Each record is to be repeated exactly as it stands below.

■ DATA LISTING ■
============================================================

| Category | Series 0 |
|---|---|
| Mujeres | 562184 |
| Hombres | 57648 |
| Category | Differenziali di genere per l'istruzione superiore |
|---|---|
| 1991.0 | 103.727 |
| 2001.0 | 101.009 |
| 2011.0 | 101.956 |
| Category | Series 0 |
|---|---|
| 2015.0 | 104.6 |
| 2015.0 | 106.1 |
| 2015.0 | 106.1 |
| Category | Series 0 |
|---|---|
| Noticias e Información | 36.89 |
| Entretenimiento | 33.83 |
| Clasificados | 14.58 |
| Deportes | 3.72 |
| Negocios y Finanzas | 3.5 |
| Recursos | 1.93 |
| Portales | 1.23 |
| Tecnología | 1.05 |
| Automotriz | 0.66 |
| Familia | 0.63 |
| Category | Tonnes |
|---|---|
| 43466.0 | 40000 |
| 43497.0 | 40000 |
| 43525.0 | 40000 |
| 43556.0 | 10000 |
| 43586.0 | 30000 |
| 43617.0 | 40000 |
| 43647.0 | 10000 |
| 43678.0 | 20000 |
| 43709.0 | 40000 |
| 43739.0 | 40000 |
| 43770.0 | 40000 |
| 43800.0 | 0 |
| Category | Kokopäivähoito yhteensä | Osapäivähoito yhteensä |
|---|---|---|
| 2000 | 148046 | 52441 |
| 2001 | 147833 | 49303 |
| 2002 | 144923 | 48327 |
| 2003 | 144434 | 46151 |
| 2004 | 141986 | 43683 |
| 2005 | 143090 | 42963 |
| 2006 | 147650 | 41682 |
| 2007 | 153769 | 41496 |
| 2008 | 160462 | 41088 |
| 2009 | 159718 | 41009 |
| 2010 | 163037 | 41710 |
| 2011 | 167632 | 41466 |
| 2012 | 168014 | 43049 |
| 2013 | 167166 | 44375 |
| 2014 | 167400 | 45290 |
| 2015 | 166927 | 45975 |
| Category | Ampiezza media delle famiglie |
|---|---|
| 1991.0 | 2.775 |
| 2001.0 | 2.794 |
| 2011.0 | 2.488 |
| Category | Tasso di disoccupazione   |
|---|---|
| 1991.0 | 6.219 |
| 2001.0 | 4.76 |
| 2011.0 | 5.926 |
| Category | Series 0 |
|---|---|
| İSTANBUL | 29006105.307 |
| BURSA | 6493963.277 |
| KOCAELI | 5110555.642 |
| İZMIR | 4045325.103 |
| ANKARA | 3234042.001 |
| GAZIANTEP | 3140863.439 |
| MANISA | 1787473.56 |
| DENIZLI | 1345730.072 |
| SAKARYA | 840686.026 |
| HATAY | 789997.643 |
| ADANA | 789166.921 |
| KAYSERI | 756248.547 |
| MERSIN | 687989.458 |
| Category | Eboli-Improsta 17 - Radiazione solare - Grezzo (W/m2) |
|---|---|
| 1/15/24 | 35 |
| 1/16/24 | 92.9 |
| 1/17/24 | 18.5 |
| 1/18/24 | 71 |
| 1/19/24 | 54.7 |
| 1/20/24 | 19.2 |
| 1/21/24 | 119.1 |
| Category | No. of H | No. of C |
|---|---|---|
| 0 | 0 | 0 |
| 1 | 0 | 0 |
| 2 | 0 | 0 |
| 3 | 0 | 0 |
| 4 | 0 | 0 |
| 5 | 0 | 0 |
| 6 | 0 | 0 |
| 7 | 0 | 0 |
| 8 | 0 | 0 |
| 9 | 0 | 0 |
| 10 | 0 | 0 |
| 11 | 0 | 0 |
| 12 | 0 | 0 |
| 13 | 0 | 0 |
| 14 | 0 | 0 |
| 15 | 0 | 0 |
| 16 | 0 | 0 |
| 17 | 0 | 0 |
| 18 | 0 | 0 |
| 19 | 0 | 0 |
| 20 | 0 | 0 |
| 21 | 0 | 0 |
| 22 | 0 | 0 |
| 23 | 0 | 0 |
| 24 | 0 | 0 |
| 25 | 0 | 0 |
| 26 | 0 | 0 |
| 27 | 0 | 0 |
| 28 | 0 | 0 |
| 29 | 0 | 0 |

============================================================

■ COMPLETED EXERCISE ■
| Category | Series 0 |
|---|---|
| Mujeres | 562184 |
| Hombres | 57648 |
| Category | Differenziali di genere per l'istruzione superiore |
|---|---|
| 1991.0 | 103.727 |
| 2001.0 | 101.009 |
| 2011.0 | 101.956 |
| Category | Series 0 |
|---|---|
| 2015.0 | 104.6 |
| 2015.0 | 106.1 |
| 2015.0 | 106.1 |
| Category | Series 0 |
|---|---|
| Noticias e Información | 36.89 |
| Entretenimiento | 33.83 |
| Clasificados | 14.58 |
| Deportes | 3.72 |
| Negocios y Finanzas | 3.5 |
| Recursos | 1.93 |
| Portales | 1.23 |
| Tecnología | 1.05 |
| Automotriz | 0.66 |
| Familia | 0.63 |
| Category | Tonnes |
|---|---|
| 43466.0 | 40000 |
| 43497.0 | 40000 |
| 43525.0 | 40000 |
| 43556.0 | 10000 |
| 43586.0 | 30000 |
| 43617.0 | 40000 |
| 43647.0 | 10000 |
| 43678.0 | 20000 |
| 43709.0 | 40000 |
| 43739.0 | 40000 |
| 43770.0 | 40000 |
| 43800.0 | 0 |
| Category | Kokopäivähoito yhteensä | Osapäivähoito yhteensä |
|---|---|---|
| 2000 | 148046 | 52441 |
| 2001 | 147833 | 49303 |
| 2002 | 144923 | 48327 |
| 2003 | 144434 | 46151 |
| 2004 | 141986 | 43683 |
| 2005 | 143090 | 42963 |
| 2006 | 147650 | 41682 |
| 2007 | 153769 | 41496 |
| 2008 | 160462 | 41088 |
| 2009 | 159718 | 41009 |
| 2010 | 163037 | 41710 |
| 2011 | 167632 | 41466 |
| 2012 | 168014 | 43049 |
| 2013 | 167166 | 44375 |
| 2014 | 167400 | 45290 |
| 2015 | 166927 | 45975 |
| Category | Ampiezza media delle famiglie |
|---|---|
| 1991.0 | 2.775 |
| 2001.0 | 2.794 |
| 2011.0 | 2.488 |
| Category | Tasso di disoccupazione   |
|---|---|
| 1991.0 | 6.219 |
| 2001.0 | 4.76 |
| 2011.0 | 5.926 |
| Category | Series 0 |
|---|---|
| İSTANBUL | 29006105.307 |
| BURSA | 6493963.277 |
| KOCAELI | 5110555.642 |
| İZMIR | 4045325.103 |
| ANKARA | 3234042.001 |
| GAZIANTEP | 3140863.439 |
| MANISA | 1787473.56 |
| DENIZLI | 1345730.072 |
| SAKARYA | 840686.026 |
| HATAY | 789997.643 |
| ADANA | 789166.921 |
| KAYSERI | 756248.547 |
| MERSIN | 687989.458 |
| Category | Eboli-Improsta 17 - Radiazione solare - Grezzo (W/m2) |
|---|---|
| 1/15/24 | 35 |
| 1/16/24 | 92.9 |
| 1/17/24 | 18.5 |
| 1/18/24 | 71 |
| 1/19/24 | 54.7 |
| 1/20/24 | 19.2 |
| 1/21/24 | 119.1 |
| Category | No. of H | No. of C |
|---|---|---|
| 0 | 0 | 0 |
| 1 | 0 | 0 |
| 2 | 0 | 0 |
| 3 | 0 | 0 |
| 4 | 0 | 0 |
| 5 | 0 | 0 |
| 6 | 0 | 0 |
| 7 | 0 | 0 |
| 8 | 0 | 0 |
| 9 | 0 | 0 |
| 10 | 0 | 0 |
| 11 | 0 | 0 |
| 12 | 0 | 0 |
| 13 | 0 | 0 |
| 14 | 0 | 0 |
| 15 | 0 | 0 |
| 16 | 0 | 0 |
| 17 | 0 | 0 |
| 18 | 0 | 0 |
| 19 | 0 | 0 |
| 20 | 0 | 0 |
| 21 | 0 | 0 |
| 22 | 0 | 0 |
| 23 | 0 | 0 |
| 24 | 0 | 0 |
| 25 | 0 | 0 |
| 26 | 0 | 0 |
| 27 | 0 | 0 |
| 28 | 0 | 0 |
| 29 | 0 | 0 |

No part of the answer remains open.